The integral was apparently shown by Kurt Mahler to his students in
  the mid-1960s, and it had appeared in a mathematical examination at the
  University of Sydney in November, 1960.

They mention also a paper by Beuker who further developed the method of integral representations to obtain the irrationality estimate 
$$\left|\pi-\frac{p}{q}\right|\geq\frac{1}{q^{21.04...}},$$
which holds true for all integers $p$, $q$ with sufficiently large $q$. The exponent $21.04...$ is rather far from being optimal. 
A draft of the book is freely available on J.M. Borwein's home page.
A: This integral has a series counterpart
$$\sum_{k=0}^\infty \frac{240}{(4k+5)(4k+6)(4k+7)(4k+9)(4k+10)(4k+11)}=\frac{22}{7}-\pi$$
https://math.stackexchange.com/a/1657416/134791
(UPDATE Peter Bala New series for old functions https://oeis.org/A002117/a002117.pdf, 2009, formula 5.1)
Equivalently,
$$\sum_{k=1}^\infty \frac{240}{(4k+1)(4k+2)(4k+3)(4k+5)(4k+6)(4k+7)}=\frac{22}{7}-\pi$$
which may be seen as the first truncation of
$$\sum_{k=0}^\infty \frac{240}{(4k+1)(4k+2)(4k+3)(4k+5)(4k+6)(4k+7)}=\frac{10}{3}-\pi$$
Therefore, this series shows the following path to $\frac{22}{7}$ 
$$\frac{10}{3}-\frac{240}{1·2·3·5·6·7}=\frac{10}{3}-\frac{2·5!}{\frac{7!}{4}}=\frac{10}{3}-\frac{8·5!}{5!6·7}=\frac{1}{3}\left(10-\frac{4}{7}\right)=\frac{1}{3}·\frac{66}{7}=\frac{22}{7}$$
also illustrating how only $7$ remains.
A: Generalizations are discussed in S. K. Lucas, Integral approximations to $\pi$ with nonnegative integrands, Amer Math Monthly 116 (2009) 166-172. If you don't have access to the Monthly, you can find a preprint on Lucas' website. Lucas agrees with Wikipedia in citing Dalzell. You might also want to see Lucas' earlier paper, Integral proofs that $355/113\gt\pi$, Gazette Aust. Math. Soc. 32 (2005) 263-266.
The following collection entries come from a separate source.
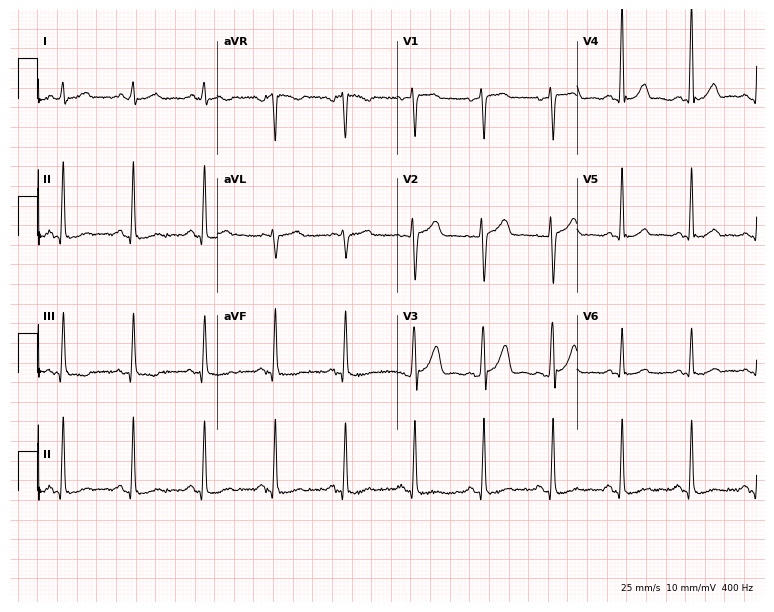
Electrocardiogram, a 39-year-old woman. Overall reading on record: normal ECG.
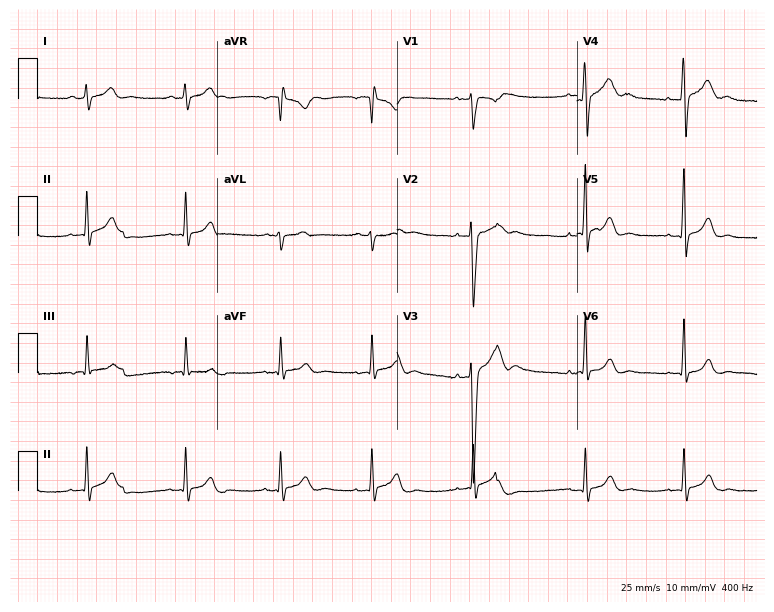
12-lead ECG from a 24-year-old male. No first-degree AV block, right bundle branch block (RBBB), left bundle branch block (LBBB), sinus bradycardia, atrial fibrillation (AF) or sinus tachycardia recorded for this tracing. Other findings, if any, are not listed.
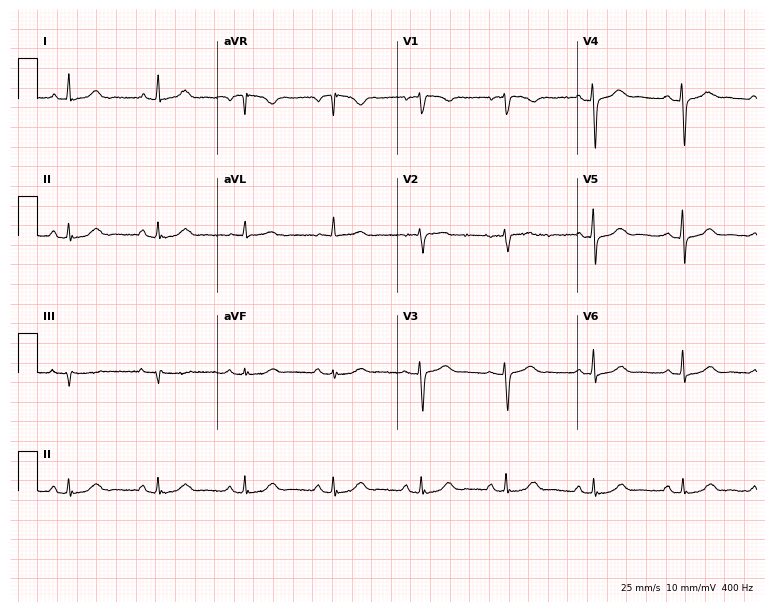
Resting 12-lead electrocardiogram. Patient: a 57-year-old female. None of these six findings is recorded: first-degree AV block, right bundle branch block, left bundle branch block, sinus bradycardia, atrial fibrillation, sinus tachycardia. Findings outside these six are not listed.
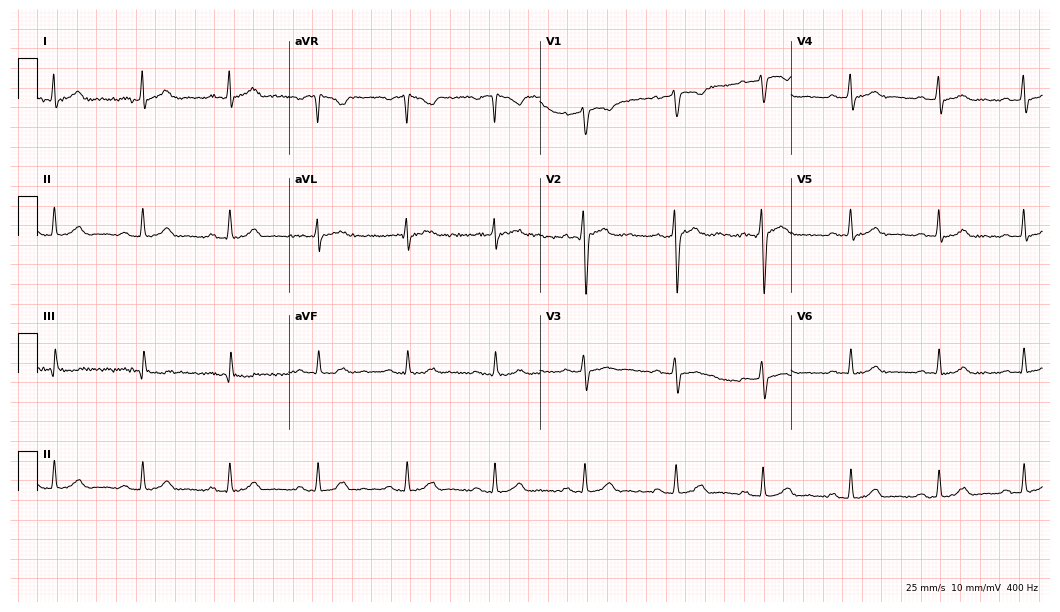
ECG — a woman, 34 years old. Labelled as a normal ECG.
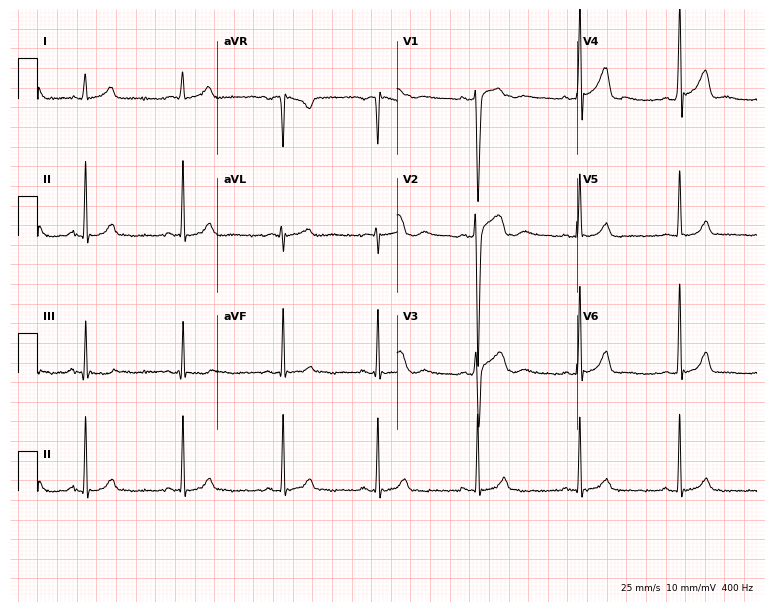
Electrocardiogram (7.3-second recording at 400 Hz), a male, 22 years old. Overall reading on record: normal ECG.
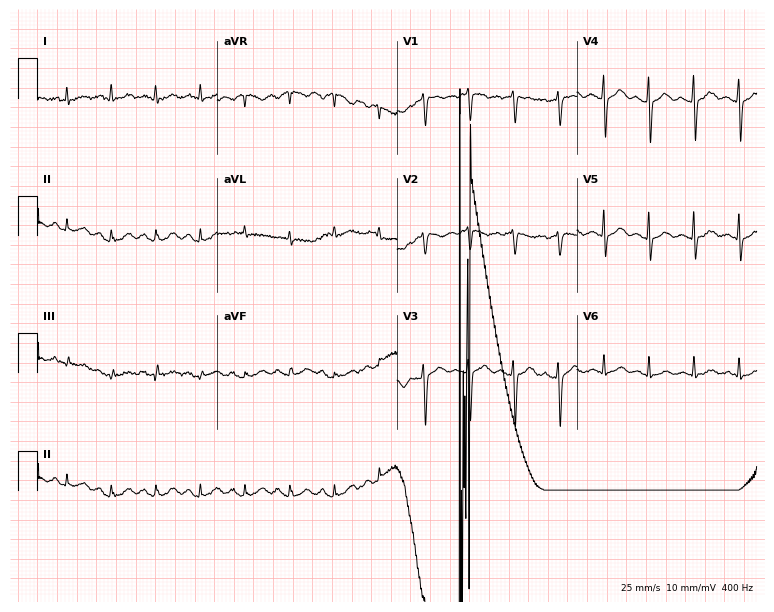
Standard 12-lead ECG recorded from a male, 46 years old. The tracing shows sinus tachycardia (a sinus rate of 100 beats per minute or more).
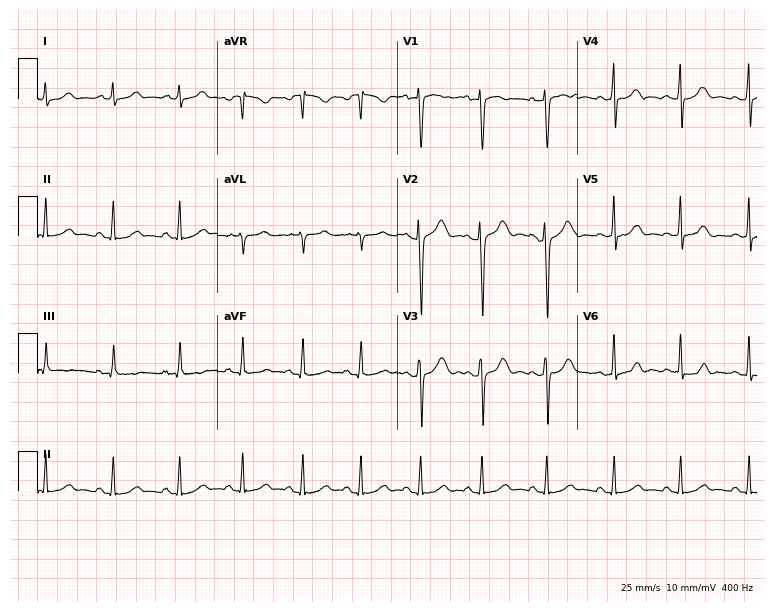
ECG (7.3-second recording at 400 Hz) — a woman, 20 years old. Labelled as a normal ECG.
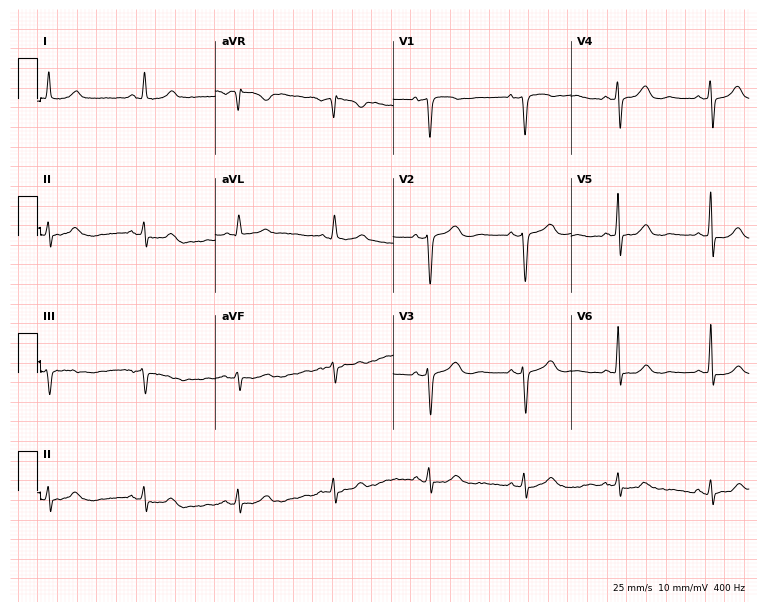
ECG — a 79-year-old female patient. Screened for six findings — first-degree AV block, right bundle branch block (RBBB), left bundle branch block (LBBB), sinus bradycardia, atrial fibrillation (AF), sinus tachycardia — none is recorded.
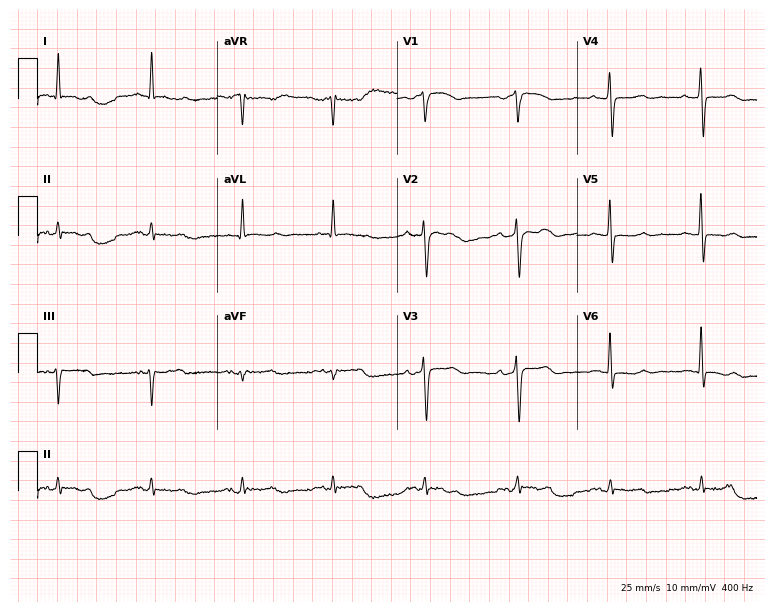
Standard 12-lead ECG recorded from a 77-year-old man. None of these six findings is recorded: first-degree AV block, right bundle branch block, left bundle branch block, sinus bradycardia, atrial fibrillation, sinus tachycardia.
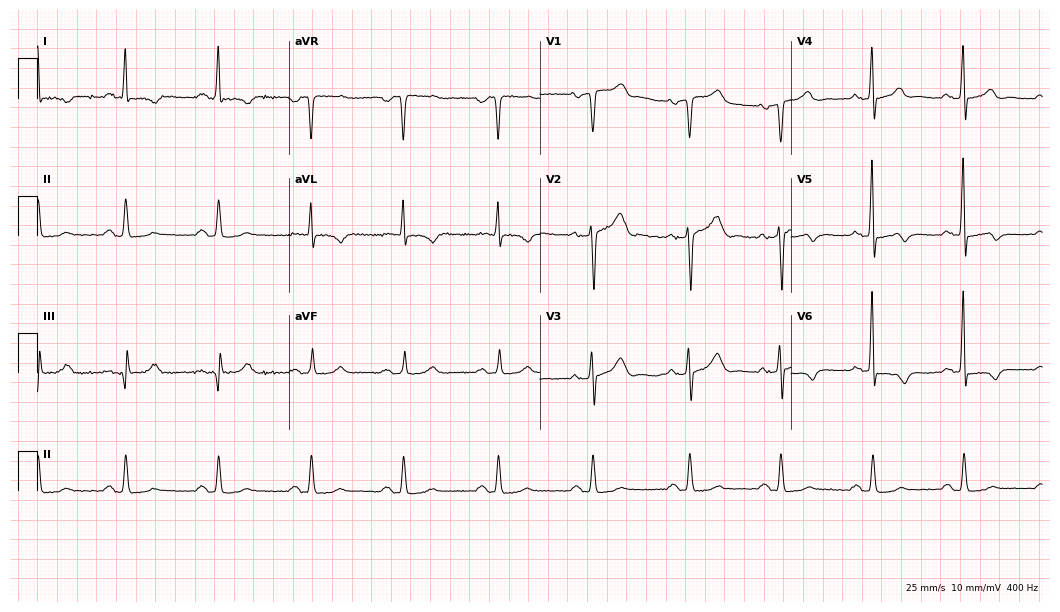
12-lead ECG from a 61-year-old male (10.2-second recording at 400 Hz). No first-degree AV block, right bundle branch block, left bundle branch block, sinus bradycardia, atrial fibrillation or sinus tachycardia recorded for this tracing. Other findings, if any, are not listed.

A: It may be covered by the articles referred to in the earlier answers, but if you integrate
$$\frac{(x-x^2)^{8k+4}}{1+x^2}$$ over the unit interval (for $k$ a non-negative integer), and
rewrite $(x-x^2)^{8k+4}$ as $x^{8k+4}(1+x^{2} -2x)^{4k+2}$, then rewrite
$2^{4k+2}x^{12k+6}$ as $2^{4k+2}(x^{12k+6} +1) -2^{4k+2}$, you can see that 
you get a rational approximation to $2^{4k} \pi$ with an error less than 
$4^{-(8k+4)}$, where the rational approximation is the integral of a polynomial 
with integer coefficients over the unit interval. However the denominator is not usually so straightforward.